2. direct " more storehouse-multistations " large-scale system model for mending storehouse is decomposed into the R single storehouse-multistation water resource optimizations for directly mending storehouse Mathematical modeling is configured, object function is:
<mrow> <msub> <mi>F</mi> <mi>h</mi> </msub> <mo>=</mo> <mi>m</mi> <mi>i</mi> <mi>n</mi> <mi> </mi> <msub> <mi>Z</mi> <mi>h</mi> </msub> <mo>=</mo> <mi>m</mi> <mi>i</mi> <mi>n</mi> <munderover> <mo>&amp;Sigma;</mo> <mrow> <mi>i</mi> <mo>=</mo> <mn>1</mn> </mrow> <mi>N</mi> </munderover> <msup> <mrow> <mo>(</mo> <msub> <mi>G</mi> <mrow> <mi>h</mi> <mo>,</mo> <mi>i</mi> </mrow> </msub> <mo>-</mo> <msub> <mi>YS</mi> <mrow> <mi>h</mi> <mo>,</mo> <mi>i</mi> </mrow> </msub> <mo>)</mo> </mrow> <mn>2</mn> </msup> <mo>-</mo> <mo>-</mo> <mo>-</mo> <mrow> <mo>(</mo> <mn>11</mn> <mo>)</mo> </mrow> </mrow>
3. the single storehouse-multistation water resource optimal allocation mathematical modeling in pair directly benefit storehouse optimizes, will without outer water diversion volume from final stage Single storehouse-the multiple station systems asked set out, and carry out single storehouse-multiple station systems water resource optimal allocation successively, specifically include:
(1) single seat reservoir-multiple station systems water resource optimal allocation submodel is solved using one-dimensional dynamic programming, when obtaining each Duan Shuiku optimal water supply processes GH, i, it is optimal to abandon process water PSH, i, and mend the optimal moisturizing total amount process Y of storehouse Group of Pumping StationH, i, H=1,2 ... R, i=1,2 ... N;
(2) solved using decomposition-Dynamic Programming polymerization to mending storehouse Group of Pumping Station two level subsystem model, obtain each benefit storehouse pumping plant The optimal rate of water make-up YB of day partH, k, i *
4. obtain each reservoir day part output G in more reservoir-more pumping station systemsH, i, outer water diversion volume WDH, i, abandon water PSH, i、 And corresponding each benefit storehouse pumping plant rate of water make-up YBH, k, iProcess, h=1,2 ..., R.

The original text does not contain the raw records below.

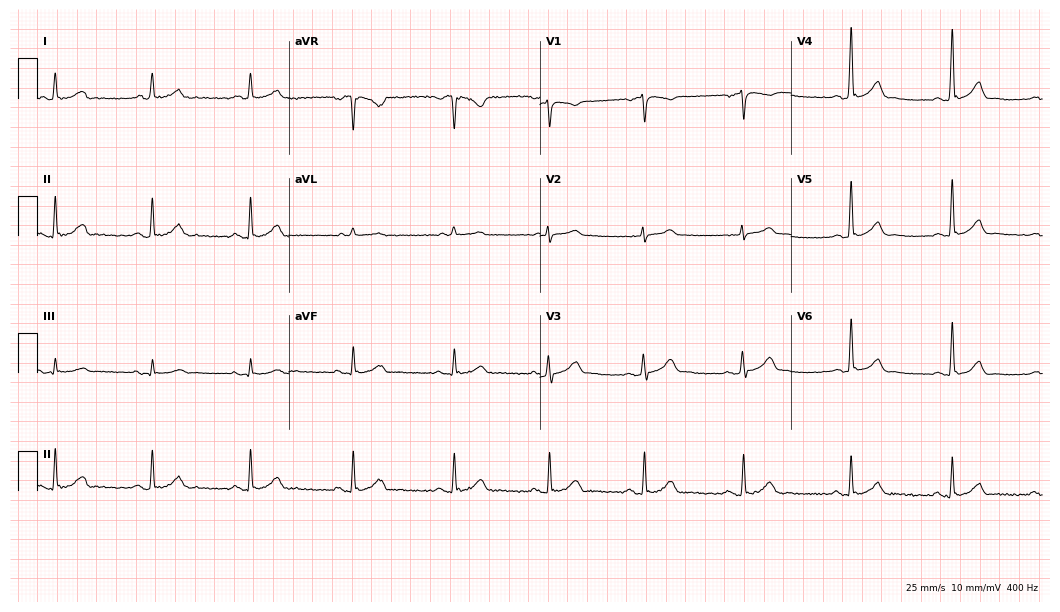
12-lead ECG from a 46-year-old male patient. Labelled as a normal ECG.
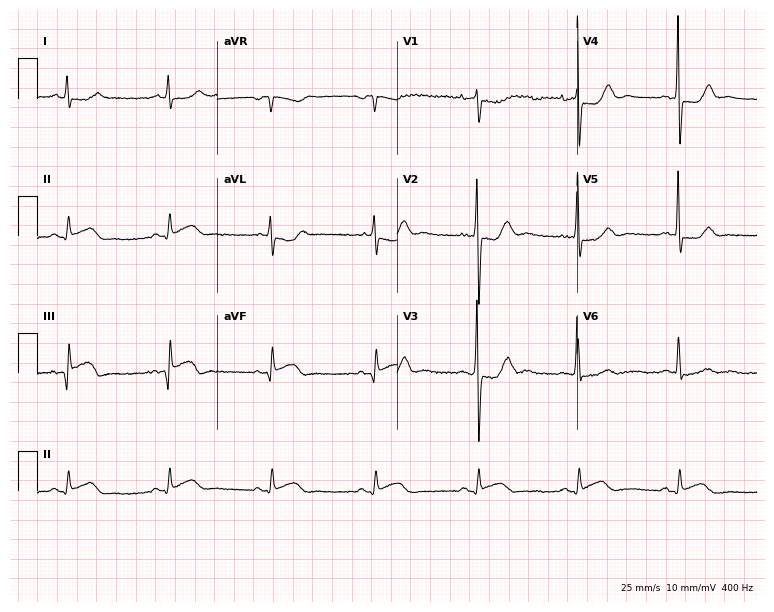
Standard 12-lead ECG recorded from a 61-year-old man. None of these six findings is recorded: first-degree AV block, right bundle branch block, left bundle branch block, sinus bradycardia, atrial fibrillation, sinus tachycardia. Other findings, if any, are not listed.
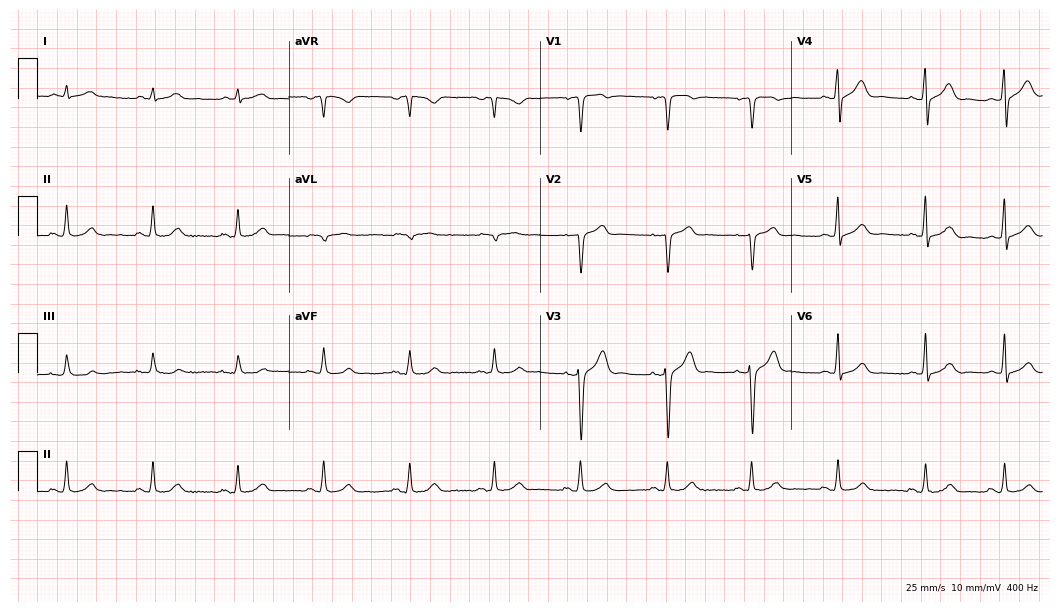
Resting 12-lead electrocardiogram. Patient: a 65-year-old male. Read as a normal ECG.
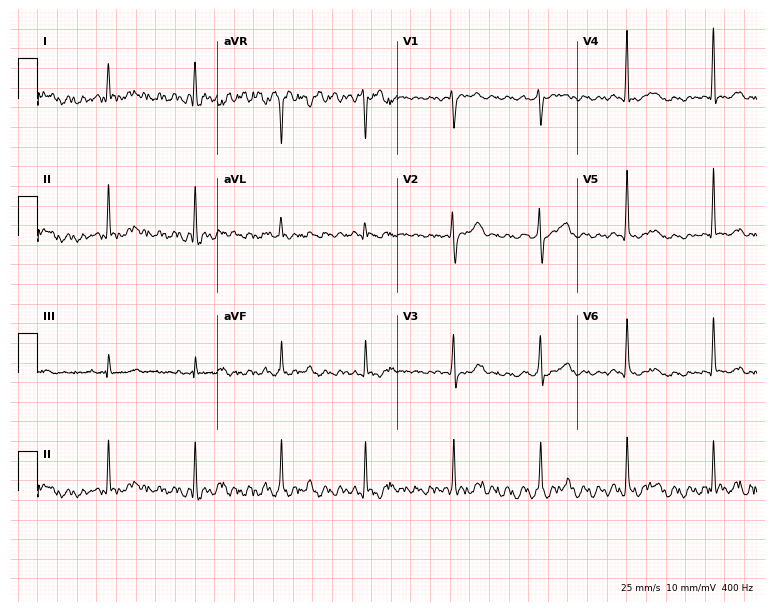
Standard 12-lead ECG recorded from a 73-year-old female patient (7.3-second recording at 400 Hz). None of these six findings is recorded: first-degree AV block, right bundle branch block, left bundle branch block, sinus bradycardia, atrial fibrillation, sinus tachycardia. Other findings, if any, are not listed.

2. according to the method for claim 1, it is characterised in that the constraints in step (1) includes:
(1) that directly mends storehouse is available for water inventory constraints in single storehouse-multiple station systems year:In varying level year difference fraction situation Under, consideration needs water requirement, the water that water supply project provides;Wherein, in addition to final stage reservoir only needs to supply water to place intake area, remaining Reservoirs at different levels also need to undertake outer water transfer task, supply next stage reservoir, i.e.,:
To the 1st~the R-1 seat reservoirs:
To Building R reservoir:
In formula:WDH, iTo assign the output of next stage reservoir, unit outside h seats the i-th period of reservoir:Ten thousand m3;SKhFor h seat water The year in storehouse is available for water inventory, unit:Ten thousand m3;M be h seat reservoirs benefit storehouse pumping plant quantity, unit:Seat;K compiles to mend storehouse pumping plant Number, k=1,2 ... M;BZH, kStorehouse pumping plant year permission water lift total amount, unit are mended for the kth seat of h seat reservoirs:Ten thousand m3;Remaining Variable implication is same as above.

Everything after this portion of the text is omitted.